Given data Start Marker

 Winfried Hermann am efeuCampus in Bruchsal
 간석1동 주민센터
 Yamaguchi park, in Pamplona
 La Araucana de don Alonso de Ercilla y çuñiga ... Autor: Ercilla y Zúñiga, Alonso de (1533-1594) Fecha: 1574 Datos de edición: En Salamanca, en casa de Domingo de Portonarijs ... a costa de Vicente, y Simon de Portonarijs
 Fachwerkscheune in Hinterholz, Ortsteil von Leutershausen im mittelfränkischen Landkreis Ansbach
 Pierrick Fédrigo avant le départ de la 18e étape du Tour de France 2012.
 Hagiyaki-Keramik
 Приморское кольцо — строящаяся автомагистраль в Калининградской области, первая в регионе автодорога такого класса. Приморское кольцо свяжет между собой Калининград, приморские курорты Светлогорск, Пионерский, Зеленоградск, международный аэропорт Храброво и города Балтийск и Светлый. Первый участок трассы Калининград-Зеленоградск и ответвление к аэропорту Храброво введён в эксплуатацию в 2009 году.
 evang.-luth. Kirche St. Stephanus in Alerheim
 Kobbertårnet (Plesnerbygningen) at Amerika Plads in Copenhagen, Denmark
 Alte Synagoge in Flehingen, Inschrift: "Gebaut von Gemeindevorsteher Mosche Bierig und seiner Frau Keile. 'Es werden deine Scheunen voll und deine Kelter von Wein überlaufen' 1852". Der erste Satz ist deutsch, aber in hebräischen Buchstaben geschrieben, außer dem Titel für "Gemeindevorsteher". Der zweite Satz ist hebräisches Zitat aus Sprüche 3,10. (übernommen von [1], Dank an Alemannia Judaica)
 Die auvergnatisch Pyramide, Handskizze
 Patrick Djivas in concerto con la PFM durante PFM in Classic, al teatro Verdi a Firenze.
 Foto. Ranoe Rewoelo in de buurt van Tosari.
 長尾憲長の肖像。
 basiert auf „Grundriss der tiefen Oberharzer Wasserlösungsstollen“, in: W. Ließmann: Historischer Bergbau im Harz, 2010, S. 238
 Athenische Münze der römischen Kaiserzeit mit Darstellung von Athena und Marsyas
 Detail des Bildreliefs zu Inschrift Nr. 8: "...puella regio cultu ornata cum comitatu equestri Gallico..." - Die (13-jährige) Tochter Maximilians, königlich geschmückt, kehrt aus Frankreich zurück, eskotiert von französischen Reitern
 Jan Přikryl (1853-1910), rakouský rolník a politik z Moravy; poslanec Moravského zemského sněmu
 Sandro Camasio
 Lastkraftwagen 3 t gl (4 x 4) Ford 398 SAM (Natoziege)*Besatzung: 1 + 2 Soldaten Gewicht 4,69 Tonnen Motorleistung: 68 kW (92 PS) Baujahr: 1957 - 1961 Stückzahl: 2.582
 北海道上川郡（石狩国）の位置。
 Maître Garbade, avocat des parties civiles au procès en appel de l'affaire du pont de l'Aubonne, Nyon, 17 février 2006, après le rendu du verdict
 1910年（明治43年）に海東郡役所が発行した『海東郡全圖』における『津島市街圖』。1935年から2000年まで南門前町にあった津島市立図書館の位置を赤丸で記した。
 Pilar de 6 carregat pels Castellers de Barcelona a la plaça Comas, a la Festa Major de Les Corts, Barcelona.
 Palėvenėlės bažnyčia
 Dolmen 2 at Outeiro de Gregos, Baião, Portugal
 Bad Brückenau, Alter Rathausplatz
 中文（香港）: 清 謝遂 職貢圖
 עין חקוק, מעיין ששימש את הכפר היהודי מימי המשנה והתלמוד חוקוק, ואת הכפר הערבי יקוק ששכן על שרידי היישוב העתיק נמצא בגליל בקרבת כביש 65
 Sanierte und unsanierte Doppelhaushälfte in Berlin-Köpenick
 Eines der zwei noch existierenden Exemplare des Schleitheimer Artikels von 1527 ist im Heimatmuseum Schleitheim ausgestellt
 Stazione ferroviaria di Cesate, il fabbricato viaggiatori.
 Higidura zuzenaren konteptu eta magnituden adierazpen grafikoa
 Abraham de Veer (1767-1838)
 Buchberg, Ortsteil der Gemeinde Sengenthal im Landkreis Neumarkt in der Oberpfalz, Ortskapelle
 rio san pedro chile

Given data End Marker

▸ **Exercise directions**: Filter the data for the string "Ortsteil" and copy every line that has it.

▸ **Task result**:
 Fachwerkscheune in Hinterholz, Ortsteil von Leutershausen im mittelfränkischen Landkreis Ansbach
 Buchberg, Ortsteil der Gemeinde Sengenthal im Landkreis Neumarkt in der Oberpfalz, Ortskapelle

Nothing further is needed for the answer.